▶ **PROBLEM DETAILS**:
Make an exact copy, without pictures, of the lines below from the one containing "sample: Mouse hepatocytes" to the last line, both ends included.
★ ★ ★
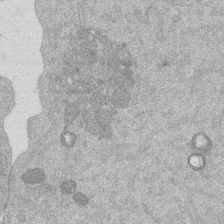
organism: Mouse
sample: Dividing mouse embryo 1 cell stage
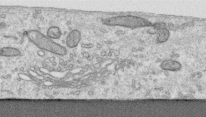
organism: Human
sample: Centriole in RPE cells
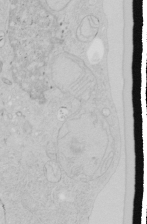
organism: Human
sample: Mitochondria in HCT116 cells
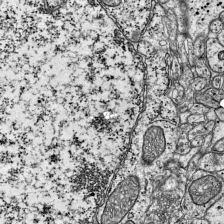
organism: Mouse
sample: Visual Cortex
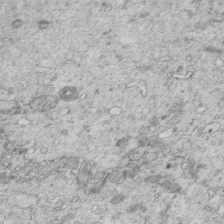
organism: Mouse
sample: Multiciliated cells
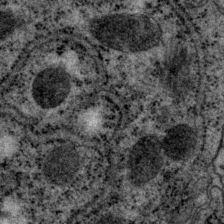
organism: P. pacificus
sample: Pharynx
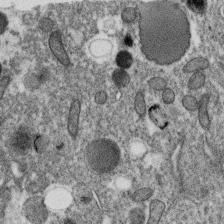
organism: C. elegans
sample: C. elegans oocyte; sperm cells
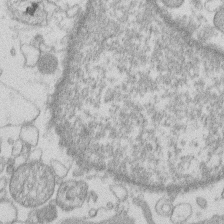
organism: Human
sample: Macrophage cells
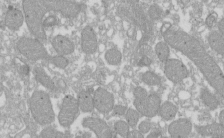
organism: Xenopus
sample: Cilia; centrioles in frog embryo cells
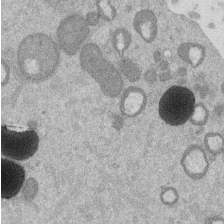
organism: Mouse
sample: Dividing mouse embryo 1 cell stage
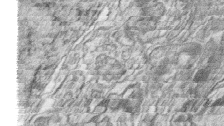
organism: Zebrafish
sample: synaptic ribbons in rod cells and cone cells
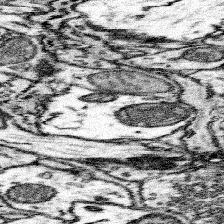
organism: Mouse
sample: Somatosensory cortex neuropil
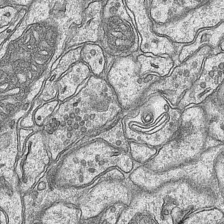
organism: Mouse
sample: CA1 Hippocampus
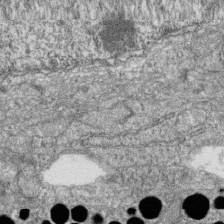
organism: Zebrafish
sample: Cilia; retinal pigment epithelium
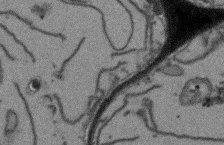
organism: Arabidopsis thaliana
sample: Root tip
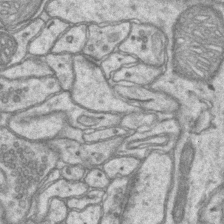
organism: Mouse
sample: CA1 Hippocampus
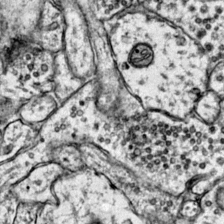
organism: Mouse
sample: Primary visual cortex
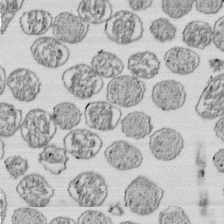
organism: E. coli
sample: Bacterial nucleoid
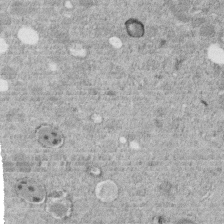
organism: C. elegans
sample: C. elegans embryo early stage
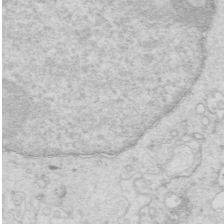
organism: Mouse
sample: Multiciliated cells
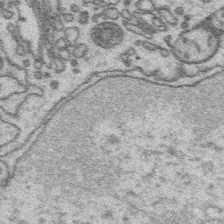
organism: Platynereis dumerilii
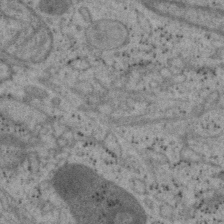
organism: Human
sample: HeLa cells
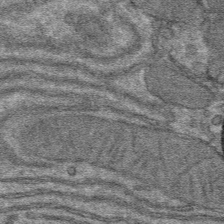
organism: Mouse
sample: Mouse hepatocytes
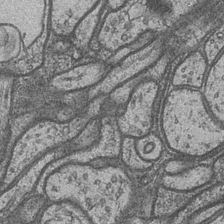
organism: Drosophila
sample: Optic medulla
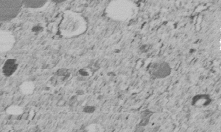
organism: C. elegans
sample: C. elegans embryo early stage
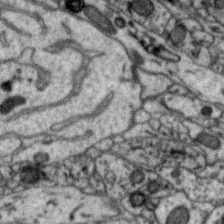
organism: Zebra finch
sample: Brain
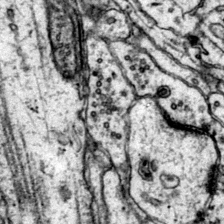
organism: Mouse
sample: Primary visual cortex
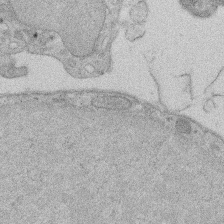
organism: Rat
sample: Salivary granule
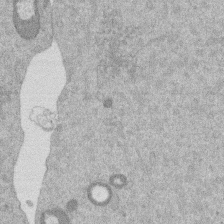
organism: Mouse
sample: Dividing mouse embryo 1 cell stage
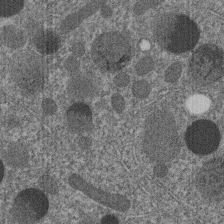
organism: C. elegans
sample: C. elegans embryo early stage
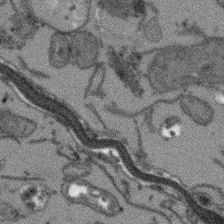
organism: Arabidopsis thaliana
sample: Root tip
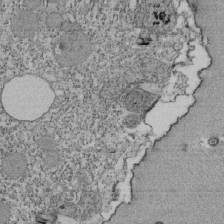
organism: Tetrahymena
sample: Cilia in tetrahymena
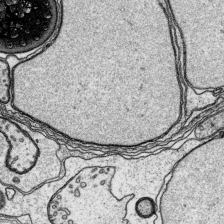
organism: Platynereis dumerilii
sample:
★ ★ ★
▶ **RESULT BELOW**:
sample: Mouse hepatocytes
organism: Drosophila
sample: Optic medulla
organism: C. elegans
sample: C. elegans embryo early stage
organism: Zebra finch
sample: Brain
organism: Mouse
sample: Primary visual cortex
organism: Rat
sample: Salivary granule
organism: Mouse
sample: Dividing mouse embryo 1 cell stage
organism: C. elegans
sample: C. elegans embryo early stage
organism: Arabidopsis thaliana
sample: Root tip
organism: Tetrahymena
sample: Cilia in tetrahymena
organism: Platynereis dumerilii
sample:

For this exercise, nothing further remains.